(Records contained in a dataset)

══════════════════════════════

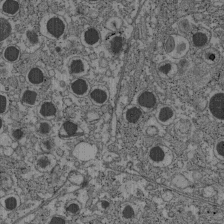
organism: C57BL Mouse
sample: Pancreatic islet
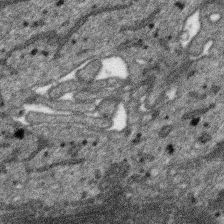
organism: Human
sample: Lung epithelial cells infected with SARS-CoV-2
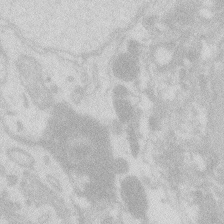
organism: Zebrafish
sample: Macrophage
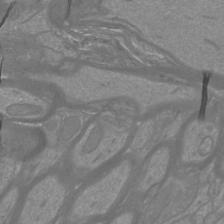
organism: Mouse
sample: Cortical neurons
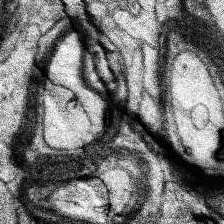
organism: Human
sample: Temporal Lobe
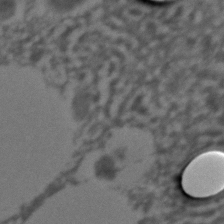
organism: C. elegans
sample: C. elegans embryo
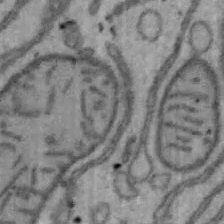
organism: Mouse
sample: Liver
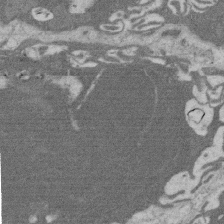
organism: Rat
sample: Salivary granule
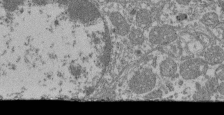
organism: Mouse
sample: Glomerulus
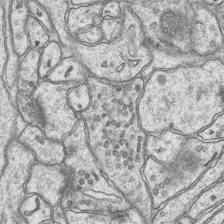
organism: Mouse
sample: CA1 Hippocampus
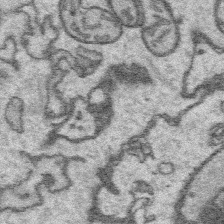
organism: Platynereis dumerilii
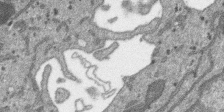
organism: Human
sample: Lung epithelial cells infected with SARS-CoV-2
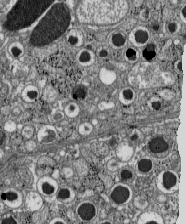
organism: C57BL Mouse
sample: Pancreatic islet
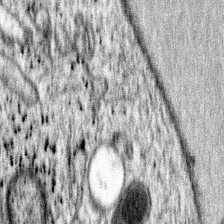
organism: Human
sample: HeLa cells
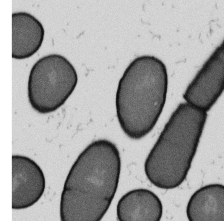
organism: B. subtilis
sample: Bacterial spore
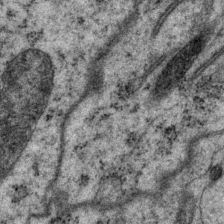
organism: P. pacificus
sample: Pharynx
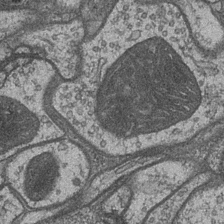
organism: Drosophila
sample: Optic medulla
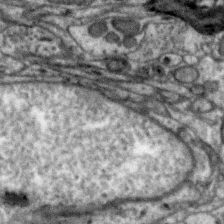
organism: Zebra finch
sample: Brain
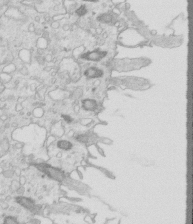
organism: Mouse
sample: Multiciliated cells
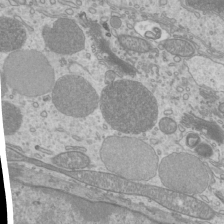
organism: Mouse
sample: Cilia; mouse epididymis
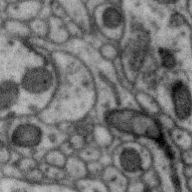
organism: Zebra finch
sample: Brain
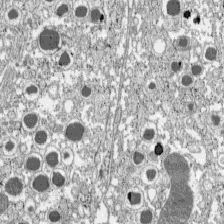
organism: C57BL Mouse
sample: Pancreatic islet
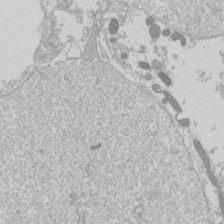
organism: Drosophila
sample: Cell division; meiosis; drosophila spermatocytes
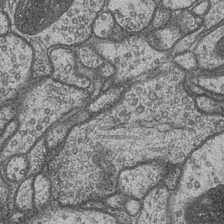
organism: Drosophila
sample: Optic medulla
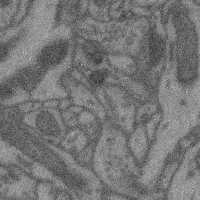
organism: Mouse
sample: Cerebral cortex
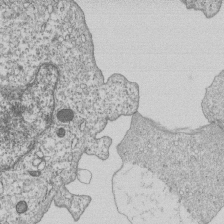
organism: Human
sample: MDA-MB-231 cells
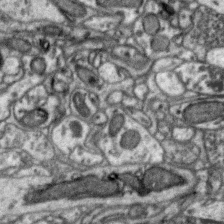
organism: Zebra finch
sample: Brain
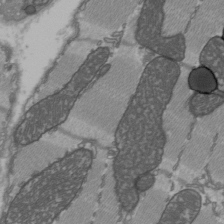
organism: C57BL Mouse
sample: Heart
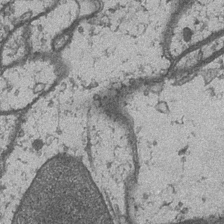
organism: Drosophila
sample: Optic medulla
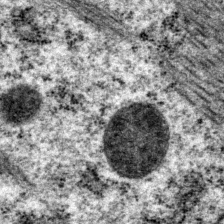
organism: P. pacificus
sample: Pharynx
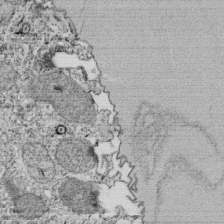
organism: Tetrahymena
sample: Cilia in tetrahymena
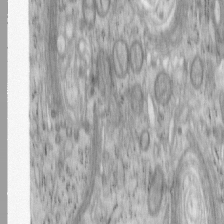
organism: Human
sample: HeLa cells
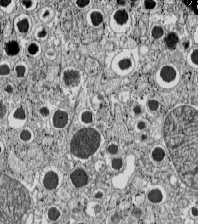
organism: C57BL Mouse
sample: Pancreatic islet
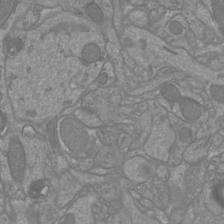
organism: Mouse
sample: Cortical neurons
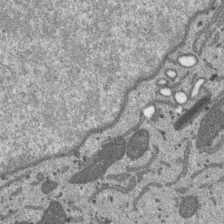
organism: Human
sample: Lung epithelial cells infected with SARS-CoV-2
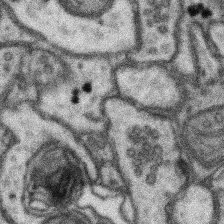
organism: Mouse
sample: Somatosensory cortex neuropil
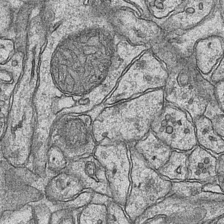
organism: Mouse
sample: CA1 Hippocampus
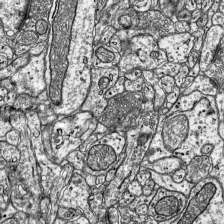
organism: Mouse
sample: Visual Cortex
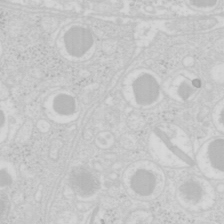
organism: Mouse
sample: Pancreas
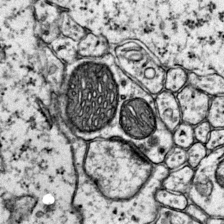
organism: Mouse
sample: Primary visual cortex
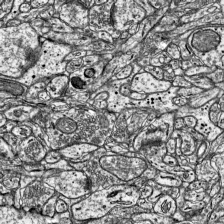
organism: Mouse
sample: Visual Cortex
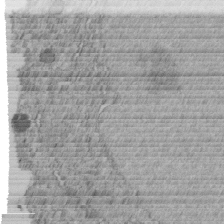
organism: C. elegans
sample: C. elegans embryo early stage
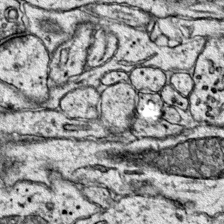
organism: Mouse
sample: Primary visual cortex
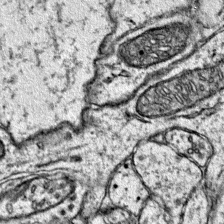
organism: Mouse
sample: Primary visual cortex
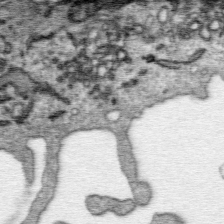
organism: Human
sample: HeLa cells
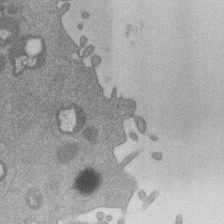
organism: Mouse
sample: Dividing mouse embryo 1 cell stage
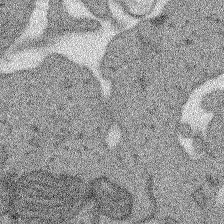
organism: Human
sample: HeLa cells
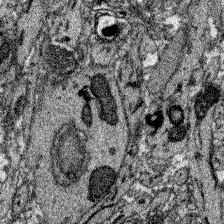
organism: Zebrafish
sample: Larval olfactory bulb
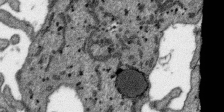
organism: Human
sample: Lung epithelial cells, uninfected (mock) control
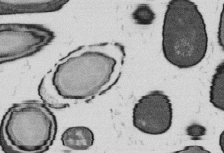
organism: B. subtilis
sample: Bacterial spore
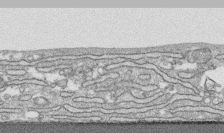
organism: Human
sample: CRL-1474
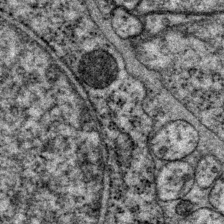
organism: P. pacificus
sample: Pharynx
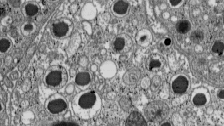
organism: C57BL Mouse
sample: Pancreatic islet
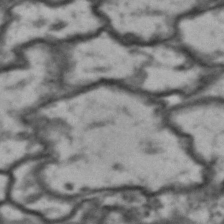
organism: Drosophila
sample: Brain
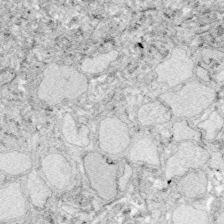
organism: Zebrafish
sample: Whole-Brain
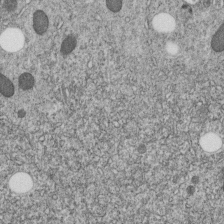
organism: C. elegans
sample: C. elegans embryo early stage
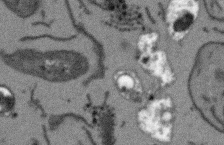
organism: Arabidopsis thaliana
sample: Root tip
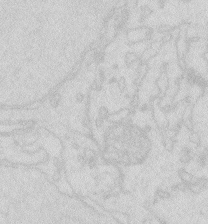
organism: Zebrafish
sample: Macrophage
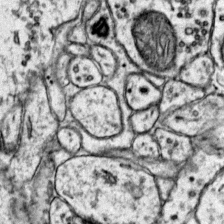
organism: Mouse
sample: Primary visual cortex
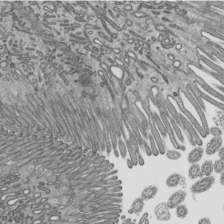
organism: Mouse
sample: Mouse epididymis efferent ductule cilia
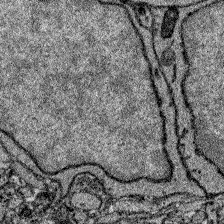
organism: Zebrafish
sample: Larval olfactory bulb
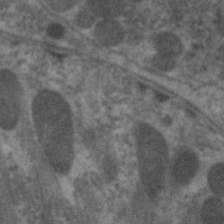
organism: C. elegans
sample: Pharynx
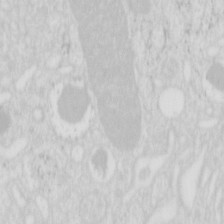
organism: Mouse
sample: Pancreas
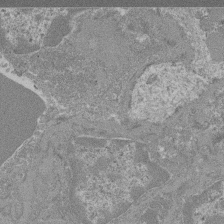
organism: Mouse
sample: Glomerulus
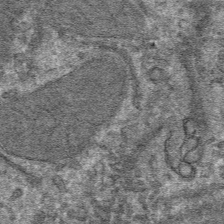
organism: Mouse
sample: Mouse hepatocytes
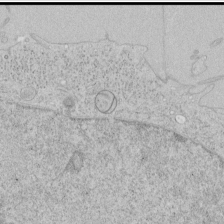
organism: Human
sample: Mitochondria in HCT116 cells
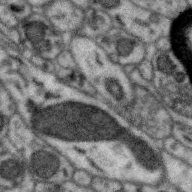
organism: Zebra finch
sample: Brain
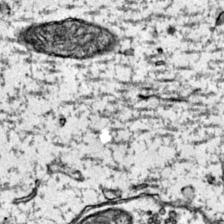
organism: Mouse
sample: Primary visual cortex
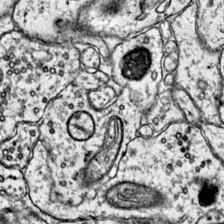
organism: Mouse
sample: Primary visual cortex
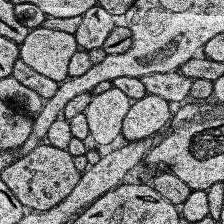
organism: Human
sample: Temporal Lobe
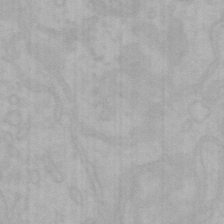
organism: Mouse
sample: Choroid plexus
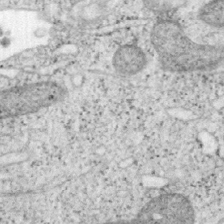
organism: Mouse
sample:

══════════════════════════════

* [What the task asks]: Here the job is to print all the entries above exactly, minus the images.

* [Answer space]:
organism: C57BL Mouse
sample: Pancreatic islet
organism: Human
sample: Lung epithelial cells infected with SARS-CoV-2
organism: Zebrafish
sample: Macrophage
organism: Mouse
sample: Cortical neurons
organism: Human
sample: Temporal Lobe
organism: C. elegans
sample: C. elegans embryo
organism: Mouse
sample: Liver
organism: Rat
sample: Salivary granule
organism: Mouse
sample: Glomerulus
organism: Mouse
sample: CA1 Hippocampus
organism: Platynereis dumerilii
organism: Human
sample: Lung epithelial cells infected with SARS-CoV-2
organism: C57BL Mouse
sample: Pancreatic islet
organism: Human
sample: HeLa cells
organism: B. subtilis
sample: Bacterial spore
organism: P. pacificus
sample: Pharynx
organism: Drosophila
sample: Optic medulla
organism: Zebra finch
sample: Brain
organism: Mouse
sample: Multiciliated cells
organism: Mouse
sample: Cilia; mouse epididymis
organism: Zebra finch
sample: Brain
organism: C57BL Mouse
sample: Pancreatic islet
organism: Drosophila
sample: Cell division; meiosis; drosophila spermatocytes
organism: Drosophila
sample: Optic medulla
organism: Mouse
sample: Cerebral cortex
organism: Human
sample: MDA-MB-231 cells
organism: Zebra finch
sample: Brain
organism: C57BL Mouse
sample: Heart
organism: Drosophila
sample: Optic medulla
organism: P. pacificus
sample: Pharynx
organism: Tetrahymena
sample: Cilia in tetrahymena
organism: Human
sample: HeLa cells
organism: C57BL Mouse
sample: Pancreatic islet
organism: Mouse
sample: Cortical neurons
organism: Human
sample: Lung epithelial cells infected with SARS-CoV-2
organism: Mouse
sample: Somatosensory cortex neuropil
organism: Mouse
sample: CA1 Hippocampus
organism: Mouse
sample: Visual Cortex
organism: Mouse
sample: Pancreas
organism: Mouse
sample: Primary visual cortex
organism: Mouse
sample: Visual Cortex
organism: C. elegans
sample: C. elegans embryo early stage
organism: Mouse
sample: Primary visual cortex
organism: Mouse
sample: Primary visual cortex
organism: Human
sample: HeLa cells
organism: Mouse
sample: Dividing mouse embryo 1 cell stage
organism: Human
sample: HeLa cells
organism: Zebrafish
sample: Larval olfactory bulb
organism: Human
sample: Lung epithelial cells, uninfected (mock) control
organism: B. subtilis
sample: Bacterial spore
organism: Human
sample: CRL-1474
organism: P. pacificus
sample: Pharynx
organism: C57BL Mouse
sample: Pancreatic islet
organism: Drosophila
sample: Brain
organism: Zebrafish
sample: Whole-Brain
organism: C. elegans
sample: C. elegans embryo early stage
organism: Arabidopsis thaliana
sample: Root tip
organism: Zebrafish
sample: Macrophage
organism: Mouse
sample: Primary visual cortex
organism: Mouse
sample: Mouse epididymis efferent ductule cilia
organism: Zebrafish
sample: Larval olfactory bulb
organism: C. elegans
sample: Pharynx
organism: Mouse
sample: Pancreas
organism: Mouse
sample: Glomerulus
organism: Mouse
sample: Mouse hepatocytes
organism: Human
sample: Mitochondria in HCT116 cells
organism: Zebra finch
sample: Brain
organism: Mouse
sample: Primary visual cortex
organism: Mouse
sample: Primary visual cortex
organism: Human
sample: Temporal Lobe
organism: Mouse
sample: Choroid plexus
organism: Mouse
sample:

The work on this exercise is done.